Figure 1 shows the rank changes in DALYs attributable to cancer, and percentage changes in all-age and age-standardized DALY rates between 1990 and 2017. According to GBD 2017, lung cancer now tops the list, having displaced liver cancer to second place and stomach cancer to third place. The age-standardized DALY rates of stomach cancer and esophageal cancer have decreased by more than half over the last 27 years, but stomach cancer and esophageal cancer are still in the top 4, with very large DALYs. The all-age DALY rates of colorectal cancer and breast cancer have increased by 69.8% and 64.9% since 1990, respectively, leading to an increase in their rankings, to become the fifth and sixth positions, respectively. Pancreatic cancer moved from outside the top 10 to 8th place with a 137.7% increase in all-age DALY rates over this period. The age-standardized DALY rate of uterine cancer decreased by 53%, leading to uterine cancer outside the top 20 in 2017.
Figure 1.
Rank changes in disability-adjusted life years (DALYs) attributable to cancers and percentage changes in all-age and age-standardized DALY rates in China from 1990 to 2017. The estimates used to generate this figure were from the Institute for Health Metrics and Evaluation website9. Age-standardized rates were calculated using the GBD reference population10.
Cancer survival
Figure 2 shows the age-standardized 5-year relative cancer survival rates in China from 2003 to 201511. For all combined cancers, the age-standardized 5-year relative survival increased from 30.9% to 40.5% between 2003 and 2015. The 5-year survival rates of common types of cancers generally increased, except for pancreatic cancer. Significant upward trends in the relative survival rates were observed for larynx, esophagus, bone, stomach, corpus uteri, cervix, thyroid, and bladder cancers.
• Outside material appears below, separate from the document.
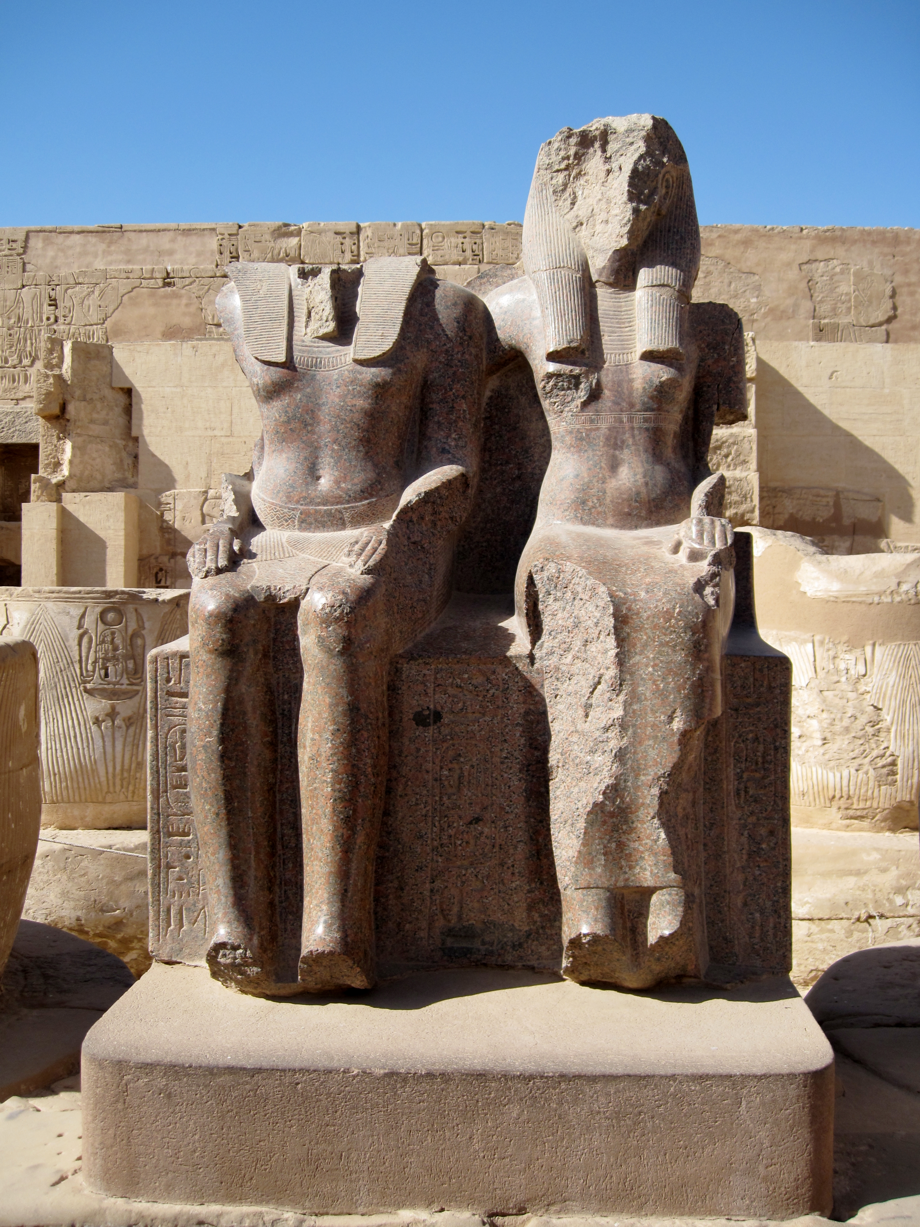 Ramses III. (ursprünglich Amenophis III.) mit der Göttin Maat, Sitzstatuen aus Rosengranit im Totentempel Ramses’ III. in Medinet Habu, Ägypten

The largest improvements in the 5-year relative survival rates were observed in cervix, uterus, thyroid, and bone cancers. The improvement in cancer survival could be attributed to many factors, including improved treatments, increased screening uptake rates, and the expansion of health insurance. In addition, the disparity of urban and countryside rates has been reduced over time, though the gap remains significant. The 5-year relative cancer survival adjusted by age, sex, and cancer type has increased from 34.8% in 2003–2005 to 38.1% in 2012–2015 in urban areas. During the same period, the rates in rural areas increased from 24.6% to 34.5%11. Despite these improvements, there is still room for growth in cancer survival in China. Compared with its East Asian neighbors, Japan and the Republic of Korea, China has relatively lower survival rates of breast, prostate, thyroid, colorectal, and stomach cancers. For example, the 5-year survival rate of stomach cancer was less than 36% in China, which has reached approximately 70% in the Republic of Korea17. Higher screening uptake rates in Japan and the Republic of Korea are thought to be the main reasons, which involves the inflation of cancer incidence and promotion of the detection of cancer in its early stages18.
Figure 2.
The age-standardized 5-year relative survival rates of common types of cancers in China from 2003 to 2015. The data were from Zeng et al.11. Age-standardized rates were calculated using the International Cancer Survival Standards12.
Cancer risk factor burden
In this section, we focused on the established risk factors involving data that are available and robust. To depict the current situation of cancer burden caused by various risk factors in China, we cited data from the National Cancer Center19,20. As measured by population attributable fraction, 45% of cancer deaths in China were estimated to be attributed to modifiable risk factors19. Figure 3 presents the proportion of cancer deaths that could be attributed to modifiable risk factors in common types of cancer deaths among males and females. Because of the lack of official data about the impact of time trends of risk factors on the cancer burden in China, we extracted data from the GBD 2017 using the online results tool9. Figure 4 shows the rank changes in risk factors contributing to cancer deaths, and the percentage changes of cancer deaths attributable to risk factors from 1990 to 2017. Detailed methods for the GBD study have been described in previous studies21.
Figure 3.
The proportion of cancer deaths that could be attributed to modifiable risk factors in common types of cancer deaths among males and females in China. The data used to generate this figure were from Chen et al.19
Figure 4.
Rank changes in cancer deaths attributable to 32 modifiable risk factors, and percentage changes in cancer deaths attributable to these risk factors in China from 1990 to 2017. The estimates used to generate this figure were from the Institute for Health Metrics and Evaluation website9.
Behavioral risk factors
Smoking
Cancer-causing substances in tobacco smoke catalyze the formation of DNA adducts, subsequently resulting in the accumulation of somatic mutations22. Since tobacco was established as a carcinogen linked to lung cancer in the 1950s, there has been a large body of evidence showing that tobacco use increases the risk of more than 15 types of cancer. The International Agency for Research on Cancer (IARC) also concludes that passive smoke is carcinogenic23. China has the largest number of smokers and consumes over 40% of the world’s tobacco24. In China, smoking was estimated to cause 23.8% of cancer deaths among males and 4.8% among females in 2014. Among these deaths, 10.2% of lung cancer deaths in females and 1.4% in males were attributed to passive smoke20. Corresponding to substantial geographical variations on smoking prevalence, the smoking-attributable cancer burden ranged from 15% to 27% among males and from 2% to 15% among females in Chinese provinces20.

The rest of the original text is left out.